» WORK INSTRUCTIONS:
Transcribe the data below verbatim from the line with "Bres.: Lactarius serifluus" to the line with "Czarny papież i". Include both of those lines.

(Saved data entries)
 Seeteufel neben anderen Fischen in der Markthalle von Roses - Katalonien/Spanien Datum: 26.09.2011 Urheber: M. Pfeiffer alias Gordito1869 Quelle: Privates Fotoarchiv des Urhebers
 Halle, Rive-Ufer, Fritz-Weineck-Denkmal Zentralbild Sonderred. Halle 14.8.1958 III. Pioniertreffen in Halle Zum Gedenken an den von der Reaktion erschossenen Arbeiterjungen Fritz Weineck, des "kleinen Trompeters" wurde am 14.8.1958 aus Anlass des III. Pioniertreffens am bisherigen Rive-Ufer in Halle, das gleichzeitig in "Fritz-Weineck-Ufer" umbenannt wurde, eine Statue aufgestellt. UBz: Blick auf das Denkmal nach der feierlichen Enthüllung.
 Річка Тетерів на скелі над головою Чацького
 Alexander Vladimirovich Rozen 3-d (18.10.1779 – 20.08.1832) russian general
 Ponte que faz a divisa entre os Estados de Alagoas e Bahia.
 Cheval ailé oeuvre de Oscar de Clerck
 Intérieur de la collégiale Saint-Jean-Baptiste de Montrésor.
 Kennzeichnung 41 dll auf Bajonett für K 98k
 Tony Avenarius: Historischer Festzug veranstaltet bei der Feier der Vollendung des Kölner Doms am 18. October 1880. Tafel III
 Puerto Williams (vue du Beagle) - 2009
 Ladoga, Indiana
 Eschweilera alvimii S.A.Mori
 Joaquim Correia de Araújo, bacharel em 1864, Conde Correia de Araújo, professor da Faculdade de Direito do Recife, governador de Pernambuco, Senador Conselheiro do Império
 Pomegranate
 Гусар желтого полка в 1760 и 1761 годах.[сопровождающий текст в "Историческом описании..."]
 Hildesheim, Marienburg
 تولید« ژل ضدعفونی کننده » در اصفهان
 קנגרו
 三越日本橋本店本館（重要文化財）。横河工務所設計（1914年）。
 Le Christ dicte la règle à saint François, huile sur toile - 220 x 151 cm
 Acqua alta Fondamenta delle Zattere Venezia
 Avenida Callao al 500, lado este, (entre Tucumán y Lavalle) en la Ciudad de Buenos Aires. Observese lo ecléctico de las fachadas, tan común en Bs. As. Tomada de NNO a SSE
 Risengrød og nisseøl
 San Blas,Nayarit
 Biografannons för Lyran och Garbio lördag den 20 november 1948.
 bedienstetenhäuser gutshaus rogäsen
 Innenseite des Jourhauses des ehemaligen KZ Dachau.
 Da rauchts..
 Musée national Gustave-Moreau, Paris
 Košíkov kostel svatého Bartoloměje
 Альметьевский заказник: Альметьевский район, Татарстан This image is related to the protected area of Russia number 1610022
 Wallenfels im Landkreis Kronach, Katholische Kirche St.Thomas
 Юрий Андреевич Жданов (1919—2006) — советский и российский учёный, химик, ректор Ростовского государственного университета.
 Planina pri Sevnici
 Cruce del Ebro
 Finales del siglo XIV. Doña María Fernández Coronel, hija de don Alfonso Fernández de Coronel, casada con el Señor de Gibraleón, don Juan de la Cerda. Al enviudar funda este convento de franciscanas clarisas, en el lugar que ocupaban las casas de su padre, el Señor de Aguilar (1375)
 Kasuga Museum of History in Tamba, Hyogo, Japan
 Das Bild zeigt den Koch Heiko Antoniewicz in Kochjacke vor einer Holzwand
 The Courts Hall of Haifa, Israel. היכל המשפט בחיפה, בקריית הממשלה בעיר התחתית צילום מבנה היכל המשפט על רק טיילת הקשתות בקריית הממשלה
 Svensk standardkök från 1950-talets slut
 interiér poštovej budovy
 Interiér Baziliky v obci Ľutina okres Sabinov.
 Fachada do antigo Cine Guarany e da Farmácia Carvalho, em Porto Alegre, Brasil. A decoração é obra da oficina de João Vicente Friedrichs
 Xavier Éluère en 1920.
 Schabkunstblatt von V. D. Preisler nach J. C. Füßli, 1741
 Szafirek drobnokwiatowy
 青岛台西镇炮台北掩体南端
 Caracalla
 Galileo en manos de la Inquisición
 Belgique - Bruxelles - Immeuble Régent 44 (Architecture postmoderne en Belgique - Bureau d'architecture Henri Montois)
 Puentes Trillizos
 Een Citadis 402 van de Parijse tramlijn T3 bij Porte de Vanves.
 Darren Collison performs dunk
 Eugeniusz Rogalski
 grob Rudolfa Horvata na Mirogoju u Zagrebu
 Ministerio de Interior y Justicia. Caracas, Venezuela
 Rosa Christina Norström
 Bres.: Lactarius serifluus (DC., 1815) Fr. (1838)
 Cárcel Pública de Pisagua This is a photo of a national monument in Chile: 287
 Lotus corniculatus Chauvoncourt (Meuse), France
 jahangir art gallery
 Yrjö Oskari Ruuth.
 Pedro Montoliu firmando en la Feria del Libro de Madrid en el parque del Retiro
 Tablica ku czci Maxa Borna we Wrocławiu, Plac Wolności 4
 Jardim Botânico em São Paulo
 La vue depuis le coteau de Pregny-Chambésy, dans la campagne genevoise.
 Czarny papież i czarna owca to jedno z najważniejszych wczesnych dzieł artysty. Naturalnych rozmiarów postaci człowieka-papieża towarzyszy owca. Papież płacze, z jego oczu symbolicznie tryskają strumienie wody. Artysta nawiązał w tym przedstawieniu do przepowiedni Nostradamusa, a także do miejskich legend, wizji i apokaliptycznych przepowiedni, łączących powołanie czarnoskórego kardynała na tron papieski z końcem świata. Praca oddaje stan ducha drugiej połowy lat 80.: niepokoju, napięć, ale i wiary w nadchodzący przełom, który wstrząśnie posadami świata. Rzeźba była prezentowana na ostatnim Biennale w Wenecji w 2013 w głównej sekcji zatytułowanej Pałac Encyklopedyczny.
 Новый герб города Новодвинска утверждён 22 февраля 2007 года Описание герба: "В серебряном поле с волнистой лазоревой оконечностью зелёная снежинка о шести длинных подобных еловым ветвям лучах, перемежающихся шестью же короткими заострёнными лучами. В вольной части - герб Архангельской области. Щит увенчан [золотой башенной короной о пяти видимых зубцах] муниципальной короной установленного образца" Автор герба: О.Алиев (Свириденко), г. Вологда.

» TASK SOLUTION:
 Bres.: Lactarius serifluus (DC., 1815) Fr. (1838)
 Cárcel Pública de Pisagua This is a photo of a national monument in Chile: 287
 Lotus corniculatus Chauvoncourt (Meuse), France
 jahangir art gallery
 Yrjö Oskari Ruuth.
 Pedro Montoliu firmando en la Feria del Libro de Madrid en el parque del Retiro
 Tablica ku czci Maxa Borna we Wrocławiu, Plac Wolności 4
 Jardim Botânico em São Paulo
 La vue depuis le coteau de Pregny-Chambésy, dans la campagne genevoise.
 Czarny papież i czarna owca to jedno z najważniejszych wczesnych dzieł artysty. Naturalnych rozmiarów postaci człowieka-papieża towarzyszy owca. Papież płacze, z jego oczu symbolicznie tryskają strumienie wody. Artysta nawiązał w tym przedstawieniu do przepowiedni Nostradamusa, a także do miejskich legend, wizji i apokaliptycznych przepowiedni, łączących powołanie czarnoskórego kardynała na tron papieski z końcem świata. Praca oddaje stan ducha drugiej połowy lat 80.: niepokoju, napięć, ale i wiary w nadchodzący przełom, który wstrząśnie posadami świata. Rzeźba była prezentowana na ostatnim Biennale w Wenecji w 2013 w głównej sekcji zatytułowanej Pałac Encyklopedyczny.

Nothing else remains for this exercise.